▶ **Data section**
---*---
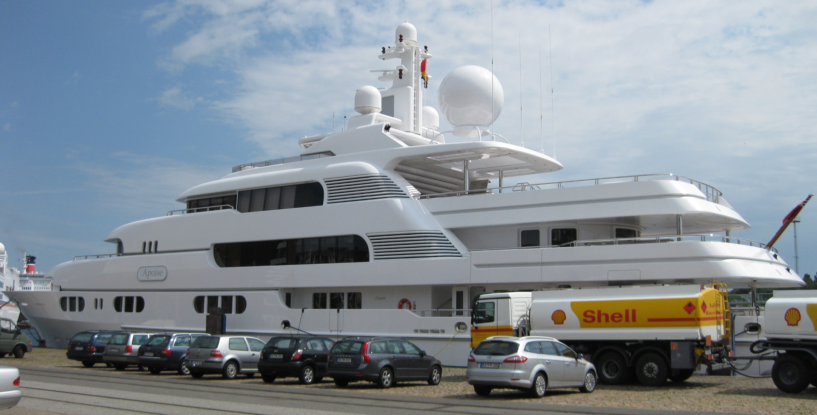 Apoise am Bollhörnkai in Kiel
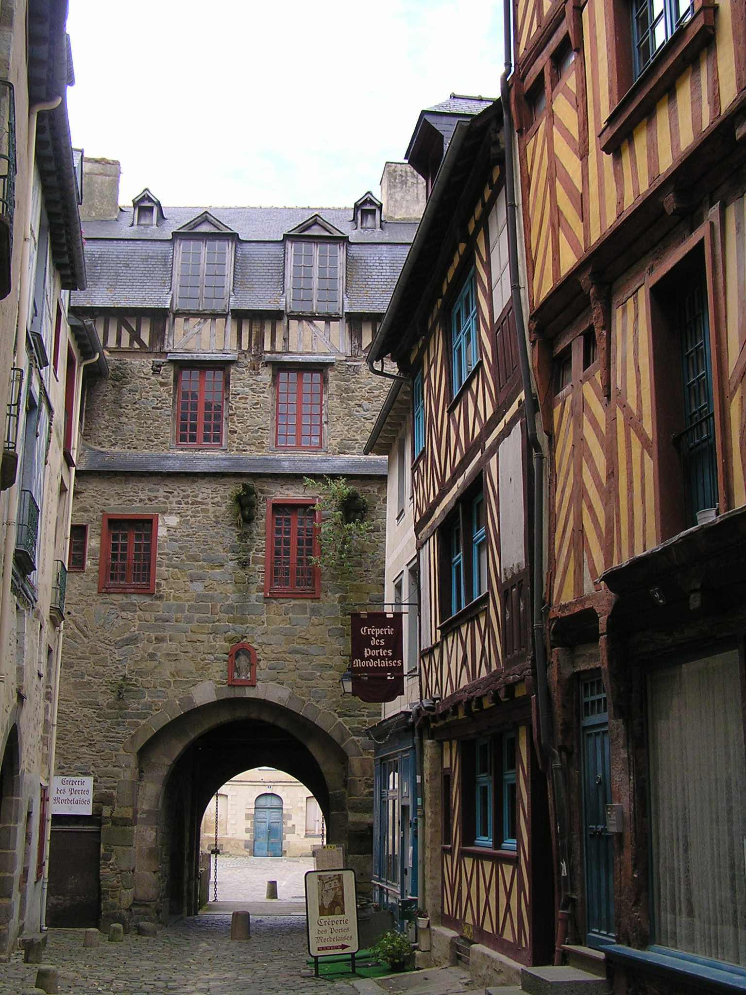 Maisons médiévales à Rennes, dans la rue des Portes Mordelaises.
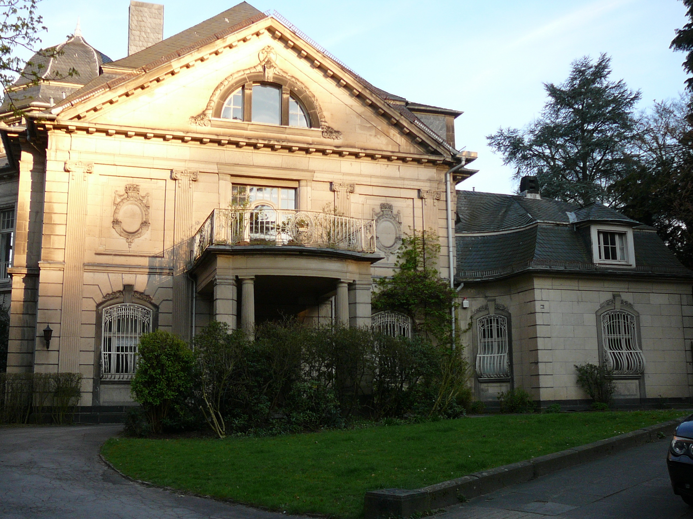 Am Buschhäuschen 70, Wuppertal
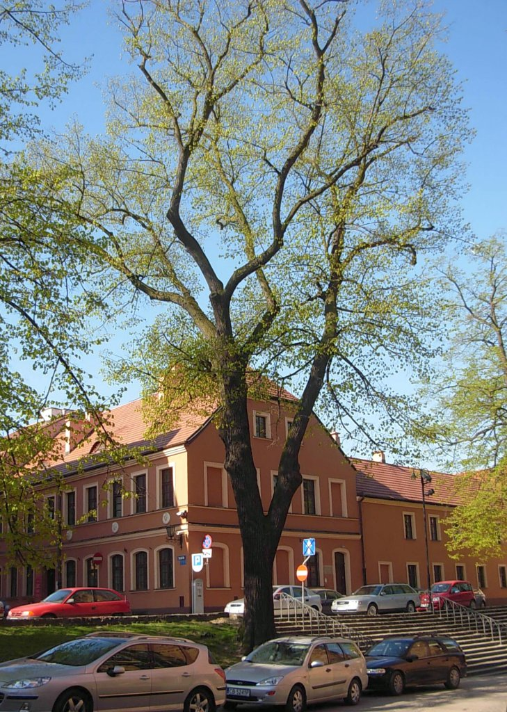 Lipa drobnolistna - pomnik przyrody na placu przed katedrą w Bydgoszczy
---*---
▶ **Directions for this task**
Without reproducing any picture, repeat exactly the lines from the one containing "Maisons médiévales à" through the last line of the material above, both ends included.

▶ **Exercise output**
 Maisons médiévales à Rennes, dans la rue des Portes Mordelaises.
 Am Buschhäuschen 70, Wuppertal
 Lipa drobnolistna - pomnik przyrody na placu przed katedrą w Bydgoszczy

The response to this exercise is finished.